This paper presents a detailed case history of hydraulic fracture treatments in tight oil reservoirs in remote onshore locations in China. For cases presented in this study, microseismic mapping and fracture modeling approaches were applied to understand fracture growth behavior. This paper provides a brief summary of reservoir background, but focuses on microseismic mapping as well as fracture modeling analysis. Results from fracture modeling and microseismic mapping were employed to understand post-frac performance.
Fracture treatments from two tight oil reservoirs, one mature and the other new, were investigated in this study. The two reservoirs of interest are located in the same region in north central China and are about 190 kilometers apart. The mature reservoir is located in Shaanxi Province, with a reservoir depth (TVD) of 1,180 meters at the middle of all the pay zones. The new reservoir is located in Gansu Province, with a mid-pay reservoir depth (TVD) of 2,120 meters.
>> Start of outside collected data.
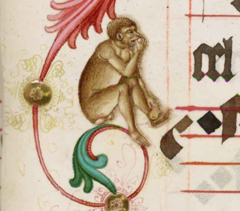 Graduál loucký (1499), strana 336, obrázek opice. Vědecká knihovna v Olomouci, signatura M IV 1
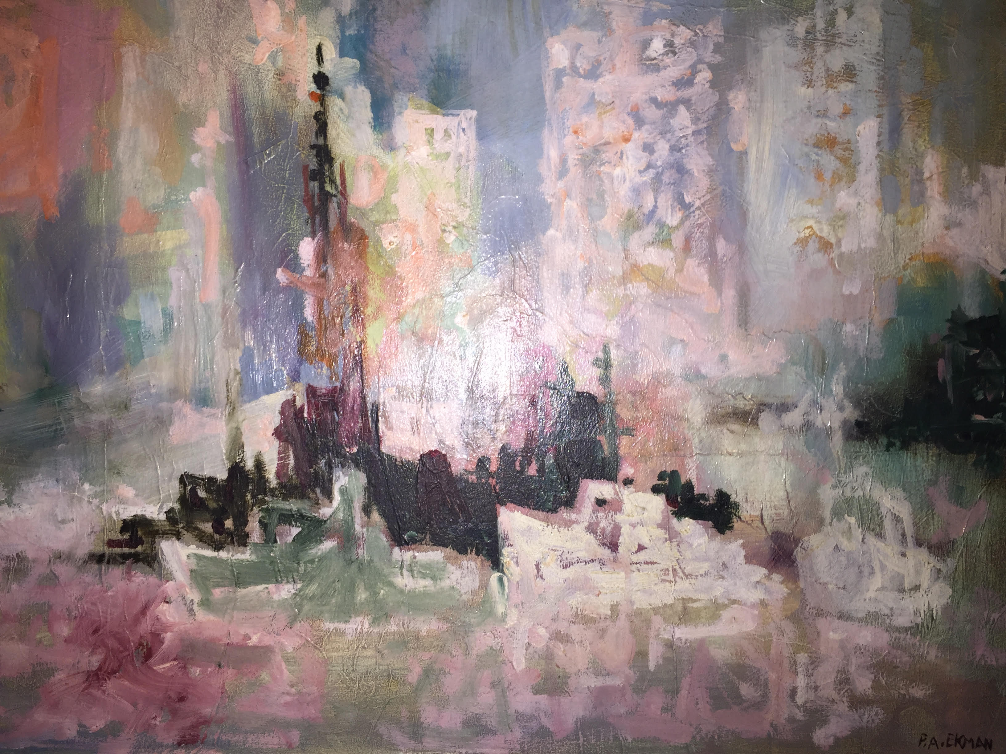 tableau 45 x 54
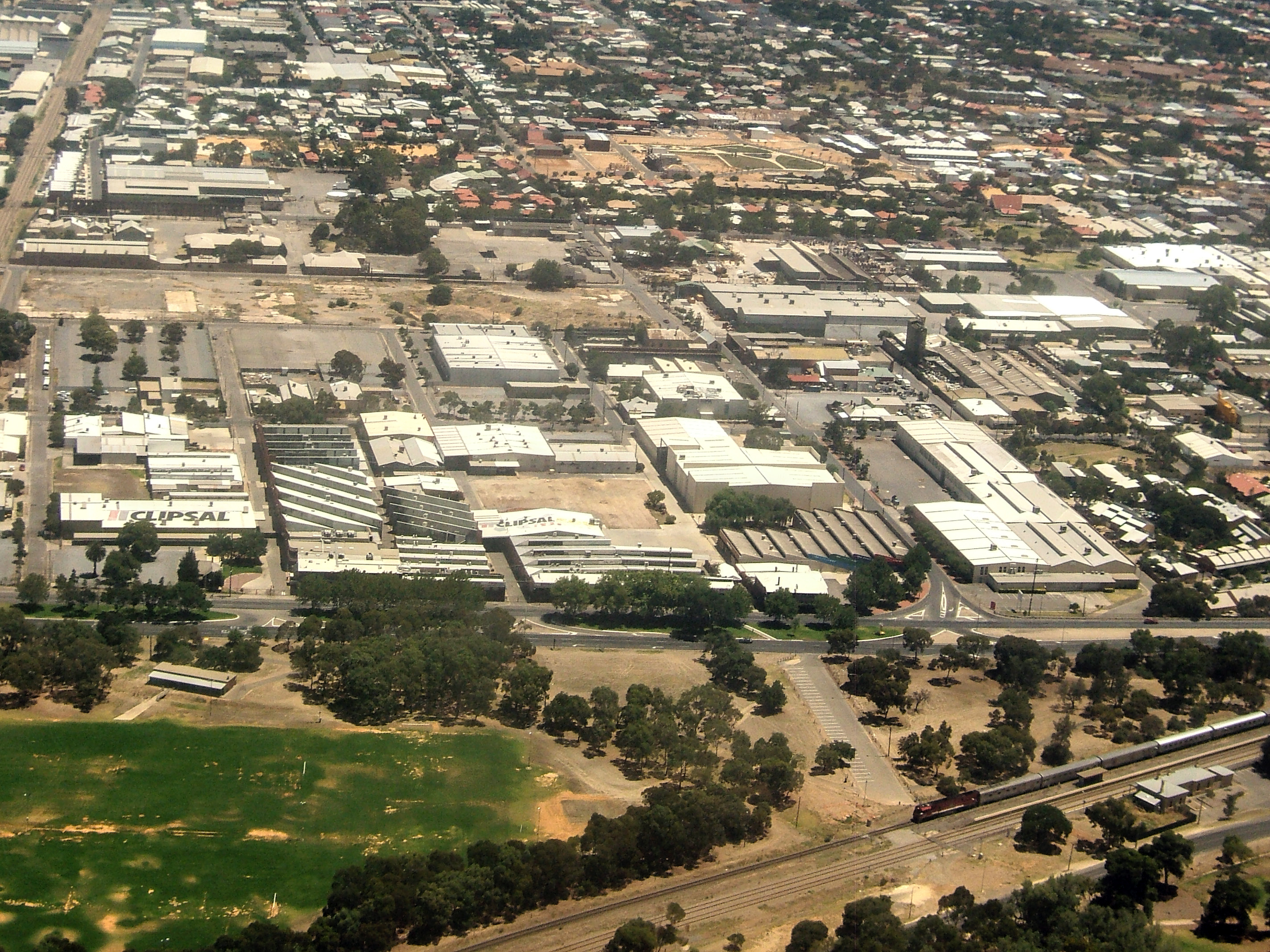 Bowden aerial view, Adelaide

Both of the reservoirs consist of stacked sand/shale deposits and their net pay ranges roughly from 7 to 23 meters. The reservoirs were varied in quality, with permeabilities ranging from 0.05 mD to 0.3 mD, connate water saturations from 30 to 45%, and porosities from 11 to 16%. The effective reservoir permeability values were estimated from previous well test and production analysis. The specific gravity of the crude oil is about 0.85 or an API gravity of 35 degrees. In the development of these tight oil reservoirs, water injection was implemented as soon as oil production was started, to provide the pressure needed for commercial oil production. For under-pressured reservoirs in the region, it is a common practice to start water injection and to bring the reservoir pressure to a certain level before any oil production is started.
All oil wells in these tight reservoirs in the region require fracture stimulation to achieve commercial production and to improve well productivity. Fracture stimulation is also very common for water injection wells to enhance injectivity. For the two cases presented in this study, a microseismic mapping technique using an advanced downhole seismic system (running fiberoptic wireline and geophones receivers in offset wells) was applied for the first time to understand the fracture growth behavior in this region. Hundreds of fracture treatments have been mapped in North America using the same type of downhole seismic systems, though most of these jobs were performed in tight gas wells[1–4]. The cases investigated in this paper involve three frac jobs in oil reservoirs.
The method of fracture mapping by measuring the locations of microseisms created during a hydraulic fracture treatment has existed for over 20 years. The formation around the fracture undergoes significant stress increases and large changes in the pore pressure during a fracture treatment. Both of these changes affect the stability of planes of weakness adjacent to the hydraulic fracture and cause them to undergo shear slippage. The shear slippages are similar to earthquakes along faults, but with much lower magnitude. The name "microseism" or "microseismic" is thus often used to describe this phenomenon. Microseisms generated during a hydraulic fracture treatment emit elastic waves at frequencies that generally fall within the acoustic frequency range. These acoustic signals can be detected using appropriate receivers and processed to determine the locations of these microseismic events. Microseisms are detected with multiple receivers deployed on a wireline array in one or more offset wellbores (see Figure 1). With the receivers deployed in several wells, the microseism locations can be triangulated as is done in earthquake detection. In most cases, though, multiple offset wells are not available. With only a single nearby offset observation well, a multi-level vertical array of receivers is used to locate the microseisms. Figure 1 illustrates the procedure of measuring the microseisms with a 5-level receiver array, transferring the data to the surface for subsequent processing to yield a map of the hydraulic fracture geometry and azimuth. Once the microseisms are located, the actual fracture is interpreted within the envelope of microseisms mapped.